▶ DATASET SECTION
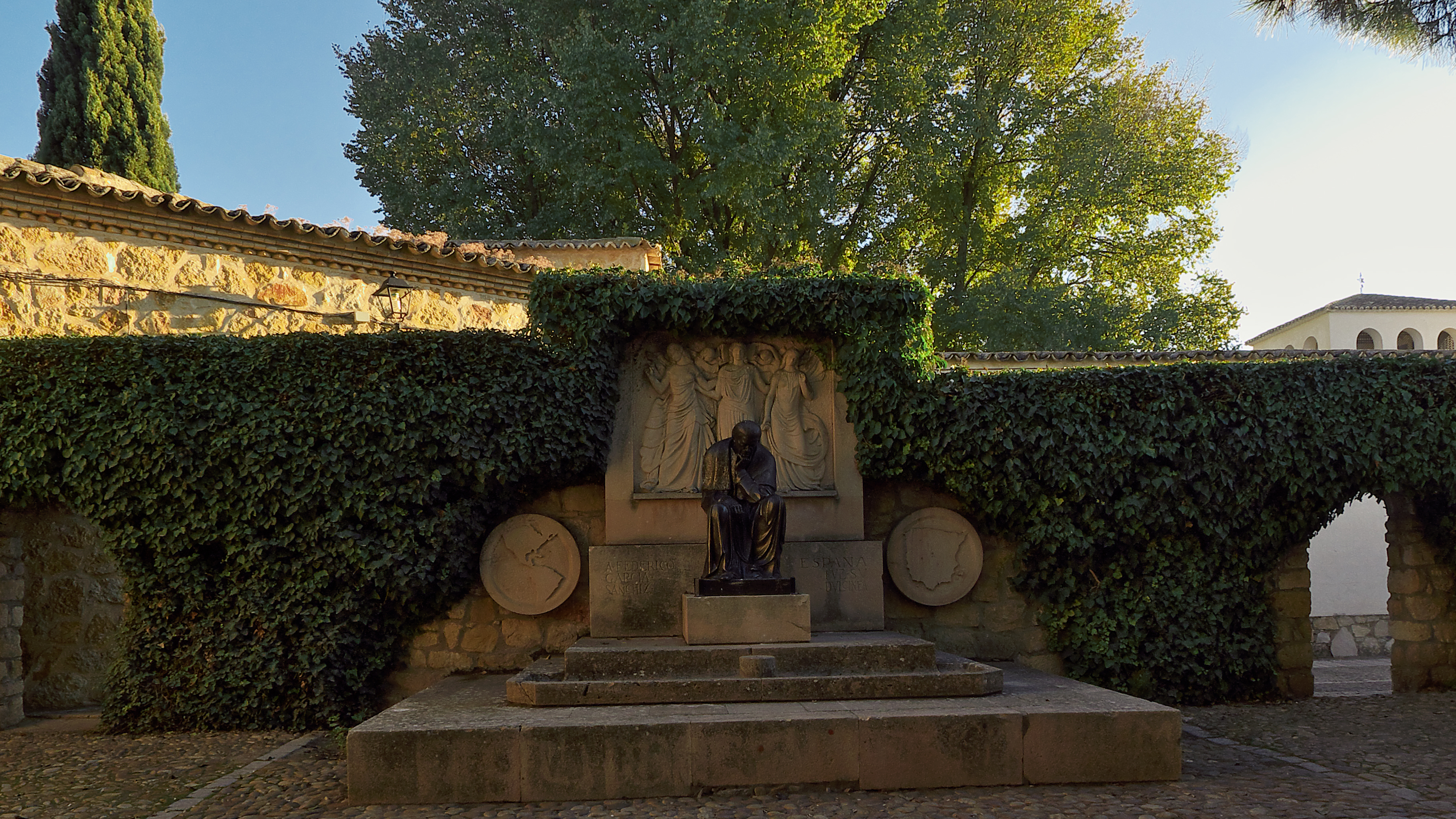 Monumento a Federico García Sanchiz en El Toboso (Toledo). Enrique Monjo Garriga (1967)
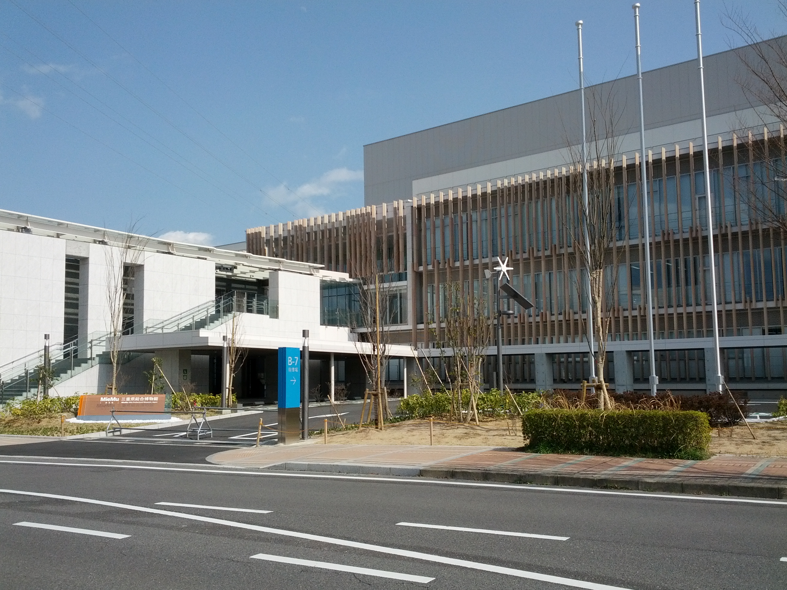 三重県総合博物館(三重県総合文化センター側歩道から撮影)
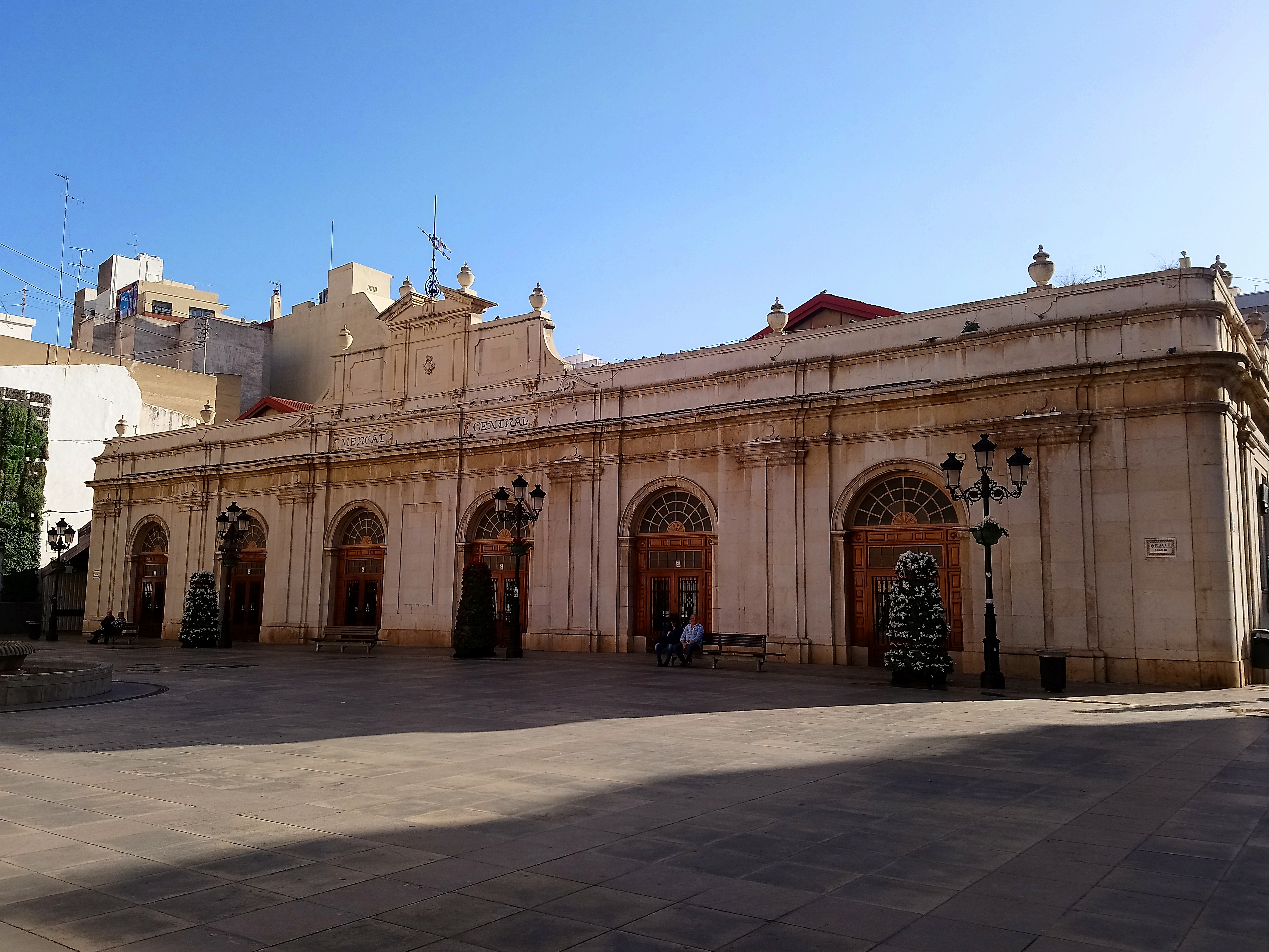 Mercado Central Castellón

▶ WHAT TO DO
Repeat only the lines from the one with "三重県総合博物館(三重県総合文化センター側歩道から撮影)" through the end of the data, both included and exactly as written. Pictures stay out of the copy.

▶ RESPONSE TO THE TASK
 三重県総合博物館(三重県総合文化センター側歩道から撮影)
 Mercado Central Castellón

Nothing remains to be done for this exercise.